All this growing equals non-stop eating. So just be prepared and have those hopefully healthy snacks ready for in between meals.
Those "Other" Issues
I don't need to spell it our for you. You know what I'm talking about. I wasn't planning on discussing that online with you. The plan was to just gloss over it. Because for one, that stuff is PRIVATE and maybe, just maybe my boy would cringe at the thought of me even mentioning this topic. So respecting his assumed wishes, all I'm going to say is you need to start thinking about how you will manage this issue. If your child is verbal, think about what and how to discuss it when it arises. If your child isn't verbal or only slightly verbal, think about how to actually "discuss" it with them given their verbal limitations, or if you will even be able to discuss it with them. Probably not. You will need to establish what the ground rules are, the Whens and the Wheres, i.e. when it's appropriate and when it's absolutely not, where it's appropriate and where it's absolutely not.
Bottom line? We all want to keep our kiddos safe. I have no clue what my child even understands about puberty, what is happening to him or what he is feeling BUT I want to keep him safe, so giving him skills to deal with all of this is my priority. That and praying for the best outcome and then watching over him like a hawk...that's my strategy. It's all I can do. But when I leave this earth what then, who will do this for me? This is when I start feeling overwhelmed and emotional and I have to remind myself - "one day at a time DBM, one day at a time..."

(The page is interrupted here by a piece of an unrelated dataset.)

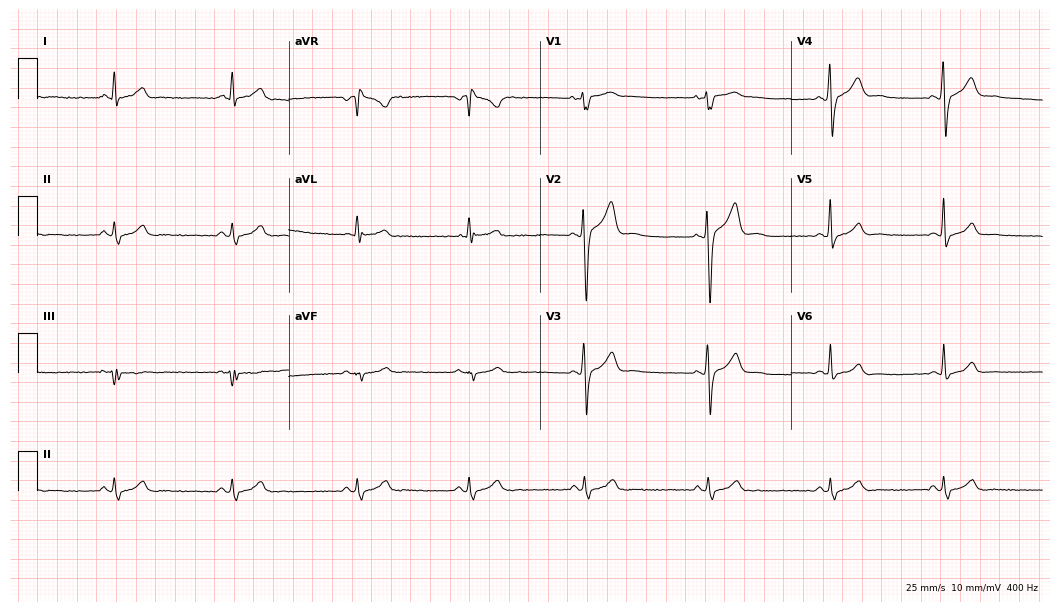
Standard 12-lead ECG recorded from a 30-year-old man (10.2-second recording at 400 Hz). None of these six findings is recorded: first-degree AV block, right bundle branch block, left bundle branch block, sinus bradycardia, atrial fibrillation, sinus tachycardia.

Parenting is challenging and preparing for puberty can be overwhelming - I haven't even scratched the surface with this post! Clearly I’ll have more to add later.
For now though, maybe think about these issues, if you’re not thinking about it already, and just be ready for it. You have no control over hormones and puberty but you can control the information your child receives initially and more importantly how this information is given.